また、雑誌の保管については、九州各県の県立図書館が分担して保存の役割分担を担っております。
「休館日について」(ご意見箱より)
70歳代の男性から
県立図書館と市民図書館のどちらもよく利用するが、市民図書館は月に何度か火曜日に休館日を変更しているようだ。双方で調整して休館日をずらしてくれると大分市民としてはとても助かるのだが。
県立図書館より
当館の開館日は平成20年度では297日と公共図書館としては決して少ない方ではないのですが、県内の公共図書館のほとんどが月曜日を休館としているため、利用者満足度調査でも同様のご意見が多数寄せられました。
県内の公共図書館や大学図書館の間では資料を相互に提供しあい利用者のニーズに応えるようにしています。県立図書館の資料も市町村立図書館経由で貸出・返却できるようになっているほか、学校図書館や公民館への貸出(団体貸出)も行っており、毎月1万冊を超える資料が利用されています。
また、他の都道府県の公共図書館とも相互に貸出を行っております。
このように、連携してサービスを実施するためには休館日を同じ曜日に設定するほうが効率的ということになり、県内はもちろん全国的にも休館日を同じ曜日に設定する傾向となっています。
休館日でも図書館の中では、資料の入れ替えや整理、施設関係の業務など、開館時にはできない業務を行っています。そのなかには先ほどの市町村経由貸出、団体貸出の資料の整理も含まれています。市民図書館の取り組みはすばらしいと思いますが、現状では休館日の変更は難しい状況です。ご理解をお願いします。
「読みたい本が入らない」…所蔵資料の充実について(利用満足度調査より)
- 本の購入希望がかなえられないことが多い
- 専門的なものでなく一般的で人気の作者の本を増やしてほしい
- 新刊を予約した場合、日数がずいぶんかかる。同じ本を数冊購入すればよいのでは…など
県立図書館より
県立図書館には100万冊を超える図書・資料があり、これは都道府県立図書館に限れば九州で1位、全国でも10位内の数です。
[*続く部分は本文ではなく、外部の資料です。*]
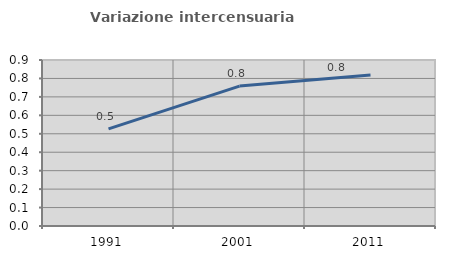
| Category | Variazione intercensuaria annua |
|---|---|
| 1991.0 | 0.527 |
| 2001.0 | 0.758 |
| 2011.0 | 0.819 |
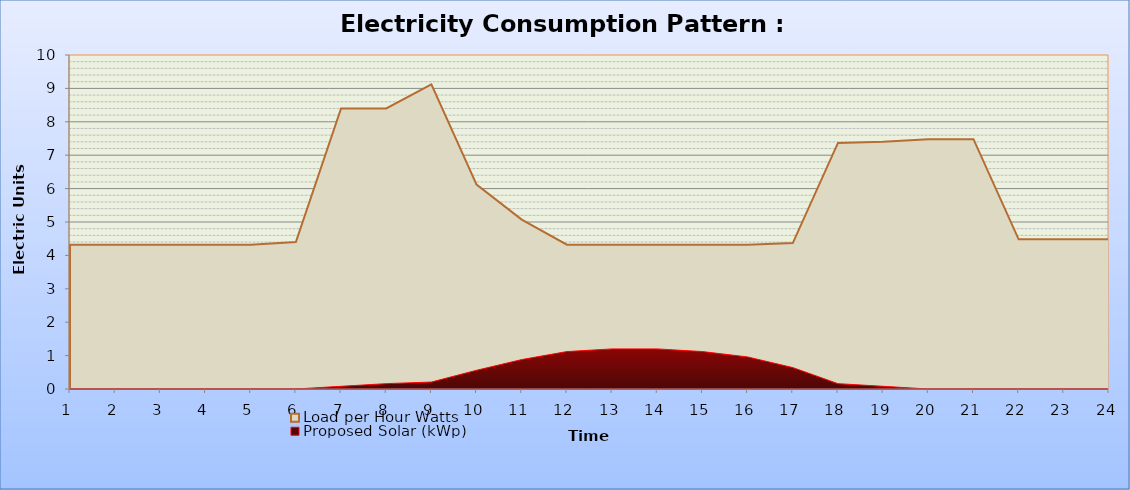
| Category | Load per Hour Watts | Proposed Solar (kWp) |
|---|---|---|
| 0 | 4.32 | 0 |
| 1 | 4.32 | 0 |
| 2 | 4.32 | 0 |
| 3 | 4.32 | 0 |
| 4 | 4.32 | 0 |
| 5 | 4.4 | 0 |
| 6 | 8.4 | 0.08 |
| 7 | 8.4 | 0.16 |
| 8 | 9.118 | 0.208 |
| 9 | 6.118 | 0.56 |
| 10 | 5.07 | 0.88 |
| 11 | 4.32 | 1.12 |
| 12 | 4.32 | 1.2 |
| 13 | 4.32 | 1.2 |
| 14 | 4.32 | 1.12 |
| 15 | 4.32 | 0.96 |
| 16 | 4.368 | 0.64 |
| 17 | 7.368 | 0.16 |
| 18 | 7.4 | 0.08 |
| 19 | 7.48 | 0 |
| 20 | 7.48 | 0 |
| 21 | 4.48 | 0 |
| 22 | 4.48 | 0 |
| 23 | 4.48 | 0 |
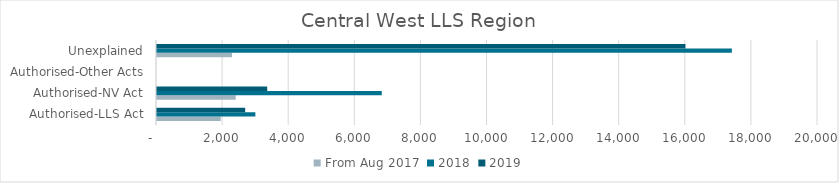
| Category | From Aug 2017 | 2018 | 2019 |
|---|---|---|---|
| Authorised-LLS Act | 1928 | 2976 | 2668 |
| Authorised-NV Act | 2381 | 6801 | 3334 |
| Authorised-Other Acts | 0 | 0 | 0 |
| Unexplained | 2270 | 17394 | 15989 |
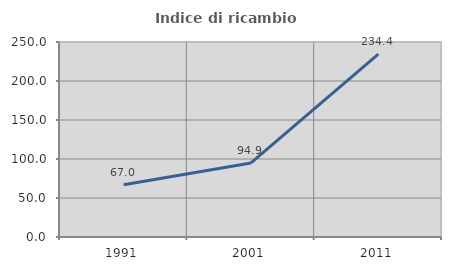
| Category | Indice di ricambio occupazionale  |
|---|---|
| 1991.0 | 67.037 |
| 2001.0 | 94.901 |
| 2011.0 | 234.362 |
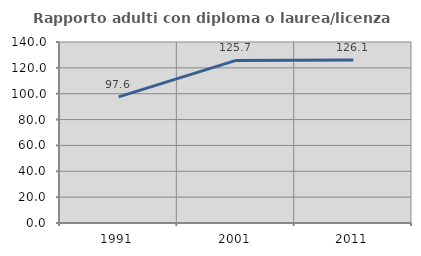
| Category | Rapporto adulti con diploma o laurea/licenza media  |
|---|---|
| 1991.0 | 97.561 |
| 2001.0 | 125.743 |
| 2011.0 | 126.05 |

県立図書館では「資料収集方針」に基づき資料を選定し収集していますが、出版されるすべての資料を当館だけで収集するのは不可能です。そこで県内各市町村の図書館と連携・協力して収集し、それを相互に利用しあう(相互貸借)ことで大分県全体にくまなく提供できるよう努めることとし、県立図書館は利用者の課題解決に役立つ参考図書や専門・学術的資料、地域・郷土の資料を中心に収集しています。
また大分県の財政事情により、県立図書館の図書購入費は平成7年度の新館開館時に1億5千万円あったものが平成20年度には5千6百万円と13年間で約3分の1にまで減少しており、資料収集の要望にお応えすることがますます困難になっています。
話題の新刊や、購入リクエストについての期待になかなかお応えすることができずに申し訳ありませんが、どうかご理解願います。
相互貸借については、県外の図書館の資料も(送料の実費負担をお願いしますが)利用できます。調査相談カウンターでご相談ください。
なお、資格試験の問題集や学習参考書、ゲームの攻略本などは購入していません。